-------- DATA RECORDS --------
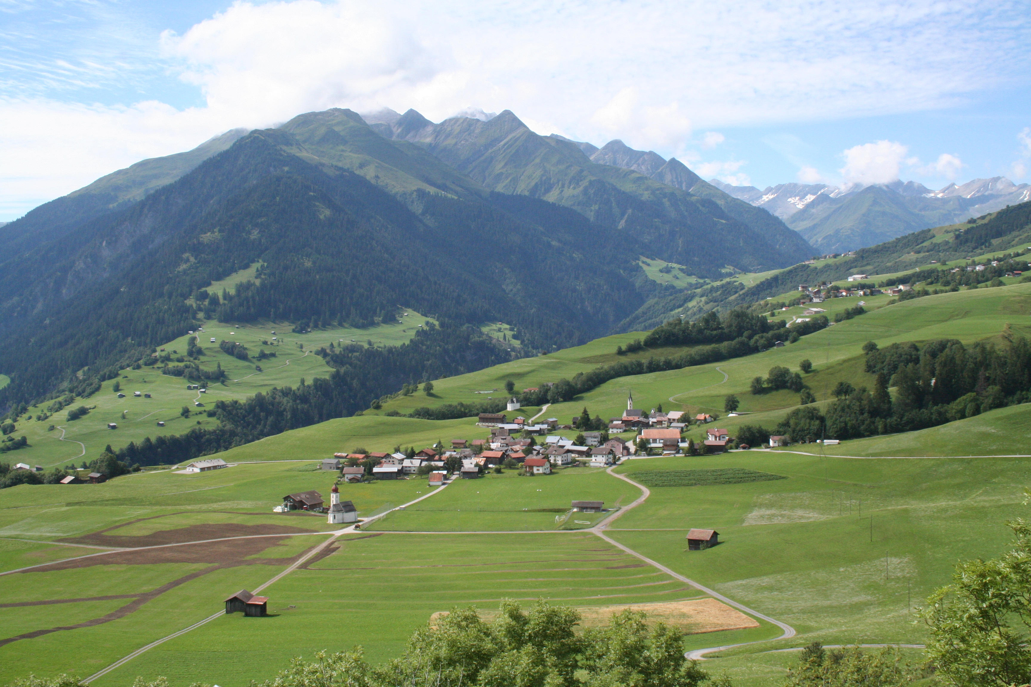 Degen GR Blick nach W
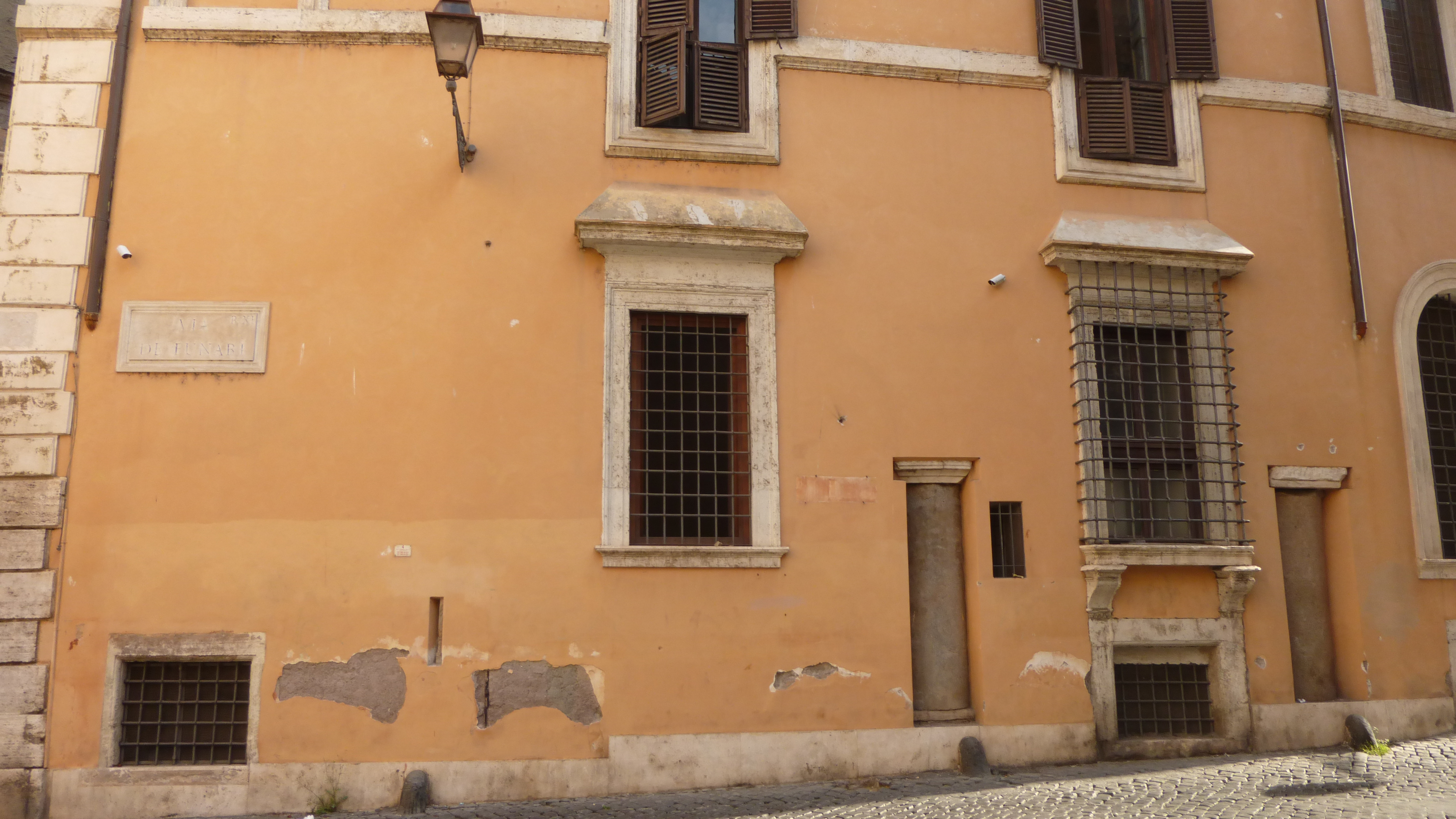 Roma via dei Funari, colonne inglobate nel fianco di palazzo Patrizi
--------
-------- DATA RECORDS --------
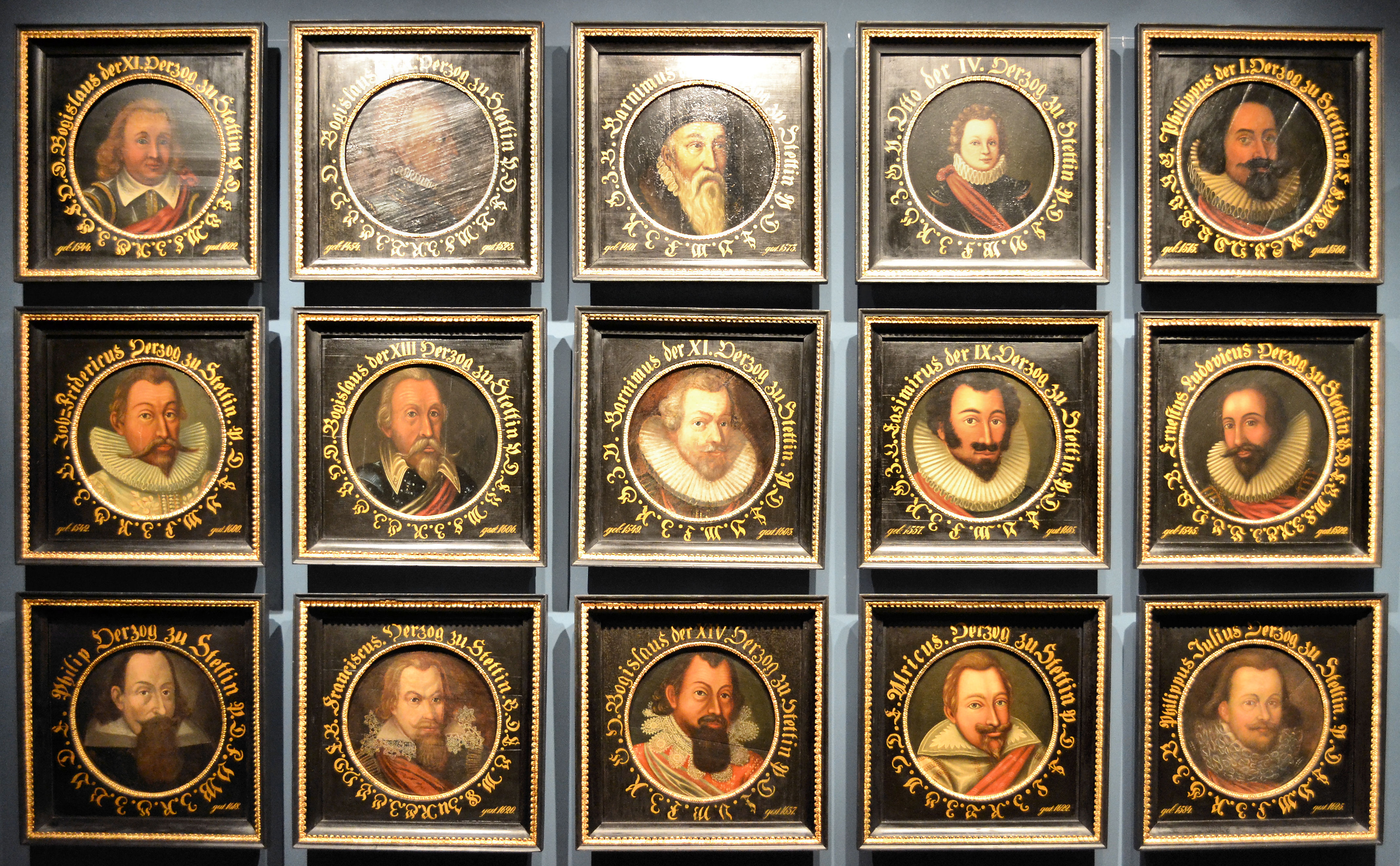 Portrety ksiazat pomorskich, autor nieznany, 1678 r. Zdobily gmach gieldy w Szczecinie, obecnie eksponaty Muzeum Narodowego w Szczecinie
--------
- PROBLEM TO SOLVE -
Copy exactly the material above from the line with "Degen GR Blick nach W" to the line with "Roma via dei", ends included, and nothing else. Leave out any picture.

- OUTPUT OF THE TASK -
 Degen GR Blick nach W
 Roma via dei Funari, colonne inglobate nel fianco di palazzo Patrizi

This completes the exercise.